-- Data shown follows --

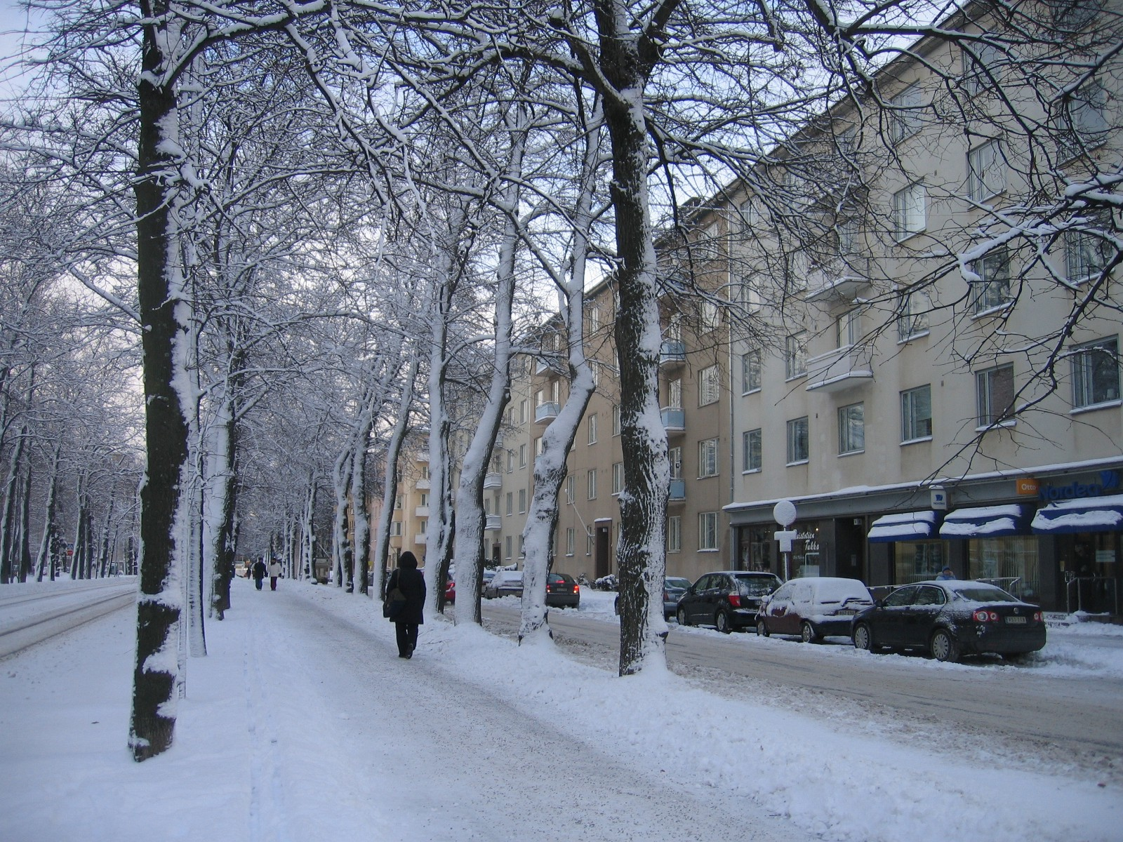 Munkkinemen puistotie/Munksnäs allé in Helsinki, Finland
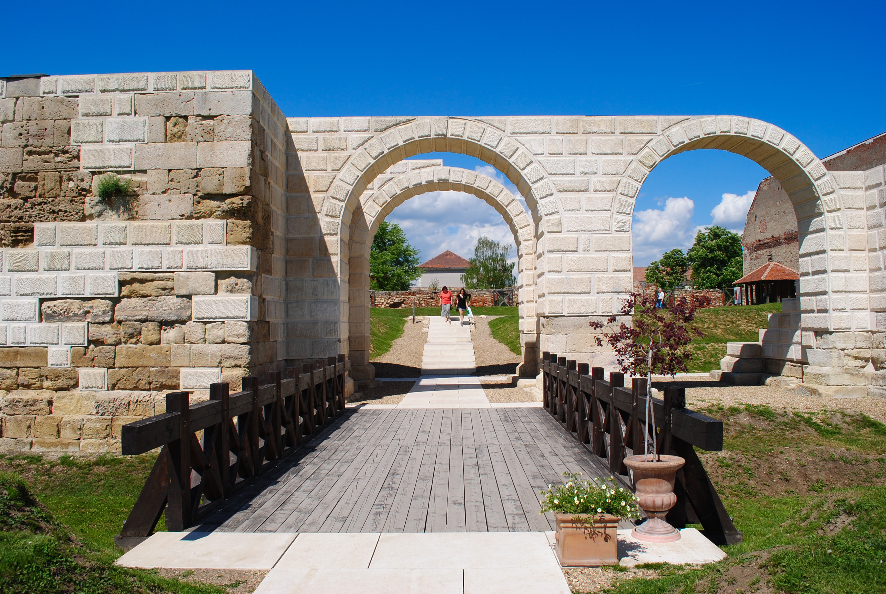 Castrul Legiunii a XIII-a Gemina, sec. II - IV p. Chr 01
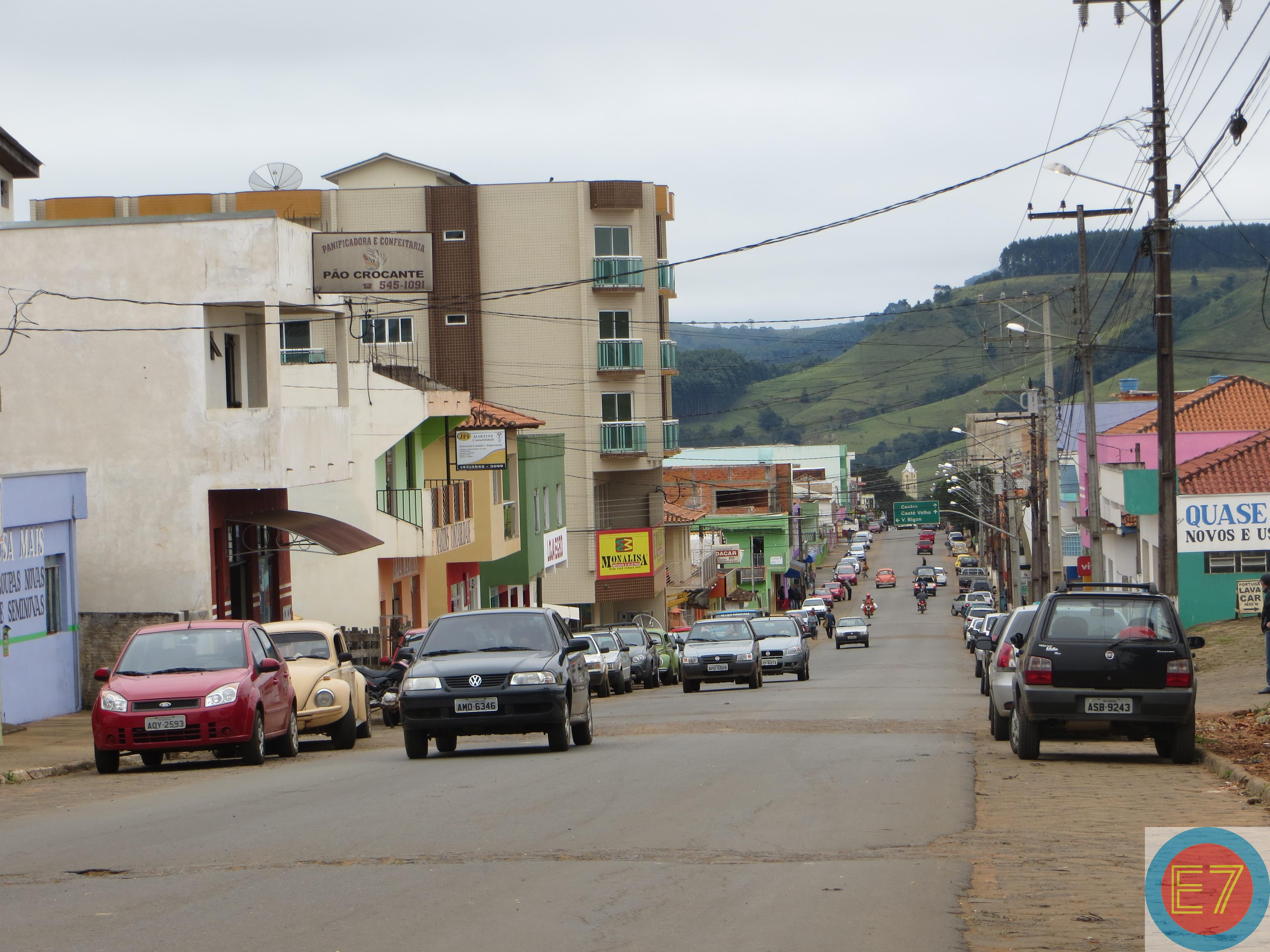 Comércio na Avenida Central de Curiúva, Estado do Paraná, Brasil.

-- Data shown concluded --

### The task
Copy every line above exactly; images stay out.

### Your response
 Munkkinemen puistotie/Munksnäs allé in Helsinki, Finland
 Castrul Legiunii a XIII-a Gemina, sec. II - IV p. Chr 01
 Comércio na Avenida Central de Curiúva, Estado do Paraná, Brasil.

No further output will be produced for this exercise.